The similarities between the characters on the animated TV series Family Guy and the characters in tomorrow’s mayoral election here in Accordion City are too great to ignore. Consider…

Rob Ford is Peter Griffin

The physical resemblance between Peter Griffin and Rob Ford, while not exact, is “close enough for rock ‘n’ roll”:

peter griffin is rob ford

The resemblance between Griffin and Ford in conduct and deed, however, is downright uncanny. Family Guy is centred around the my-God-are-you-really-that-stupid antics of Peter Griffin, who somehow manages to come out on top despite his best efforts. Should Rob Ford become mayor, City Council is likely to become the same thing.
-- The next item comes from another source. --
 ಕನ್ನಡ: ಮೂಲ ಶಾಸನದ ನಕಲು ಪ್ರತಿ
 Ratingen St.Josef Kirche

Eye Weekly, one of Accordion City’s free alt-weekly papers, did a pretty nice job of summing up Ford:

Wait, you say the mayoral frontrunner is an uncouth, simple-minded loudmouth with a notoriously bad temper and a penchant for saying absolutely the wrong thing? And he wants to rip up streetcar tracks, slash city spending and dismantle service infrastructure? And to top it all off, he has a demonstrated inability to get anyone on council to work with him? Where do we sign up? Seriously, though: the best-case scenario with Ford is that he can’t accomplish anything. Worst-case, he ruins the city entirely.

grinds my gears

Ford’s campaign mantra is to “stop the gravy train” – to stop wasteful spending at City Hall. Hey, I’m all for cutting waste, but what he proposes to cut are either for show (things like free subway and zoo passes for City Council members) or useful and vital city infrastructure. To Ford, it seems that the Mayor’s number one job is to make things cheap.

peter griffin special dad

Like Peter Griffin, Ford says many things that reveal his stunted intellect. Check out the quotes below. Which are Peter Griffin’s and which are Rob Ford’s?
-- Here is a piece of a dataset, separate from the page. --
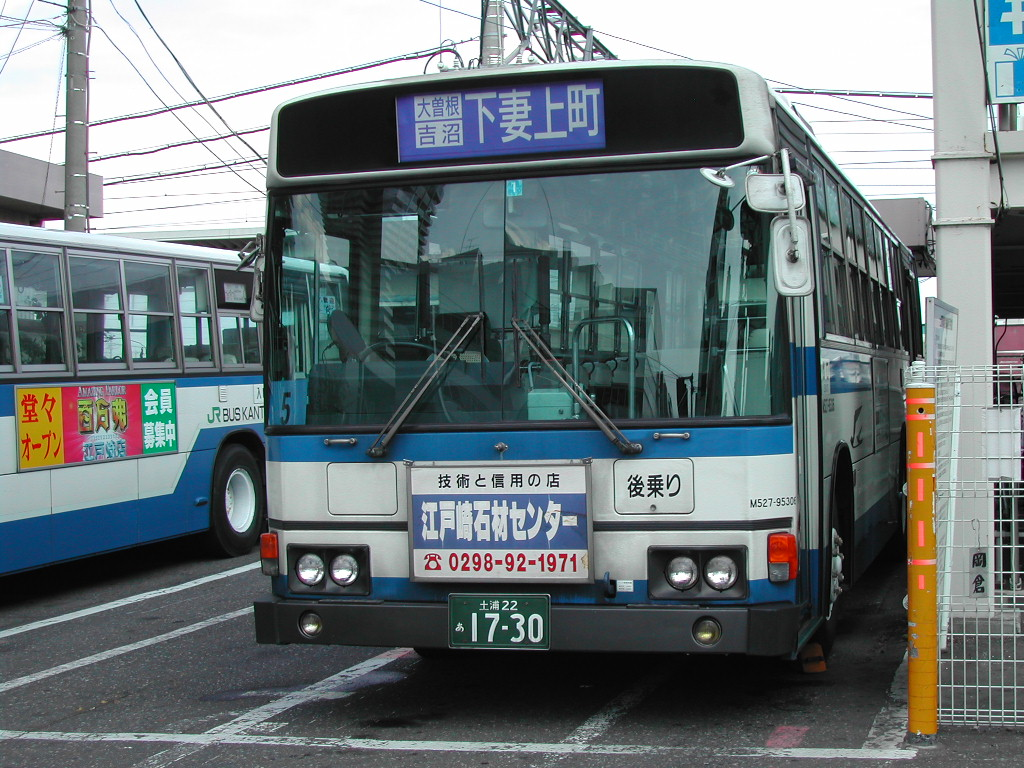 土浦駅前にて撮影

    1. Go to the Orient, go to Hong Kong. You want to see workaholics? Those Oriental people work like dogs… they sleep beside their machines. The Oriental people, they’re slowly taking over… they’re hard, hard workers.
    2. Someday a white man’s gonna to be elected President again.
    3. Do you have a job, sir? I’ll give you a newspaper to find a job, like everyone else has to do between 9 and 5.
    4. They accuse me all the time of not liking gays…which I do.
    5. (AIDS) is very preventable. If you are not doing needles and you are not gay, you wouldn’t get AIDS probably, that’s bottom line.
    6. Gays don’t vomit. They’re a very clean people. And they’ve been that way ever since they came over to this country from France.
    7. How are women getting (AIDS)? Maybe they are sleeping with bisexual men.
    8. Women aren’t people. They are devices built by the lord Jesus Christ for our entertainment.
    9. I can’t support bike lanes. Roads are built for buses, cars, and trucks. My heart bleeds when someone gets killed, but it’s their own fault at the end of the day.
    10. I don’t come down to Burger King and tell you how to do your job.
    11. The reason I forgot about the marijuana charge … is because that same evening, I was charged with failing to give a breath sample.
    12. The Nutcracker had zero physical comedy. And, and, with a name like the Nutcracker, I thought, oh, this would be worth a few yucks. But no…that title wrote a check those queers on stage refused to cash.
    13. Do you want your little wife to go over to Iran and get raped and shot?
    14. I don’t understand. Number one, I don’t understand a transgender, I don’t understand, is it a guy dressed up like a girl or a girl dressed up like a guy?
    15. How ’bout THAT side boob? That turn you on? Well it shouldn’t. That’s MY side boob.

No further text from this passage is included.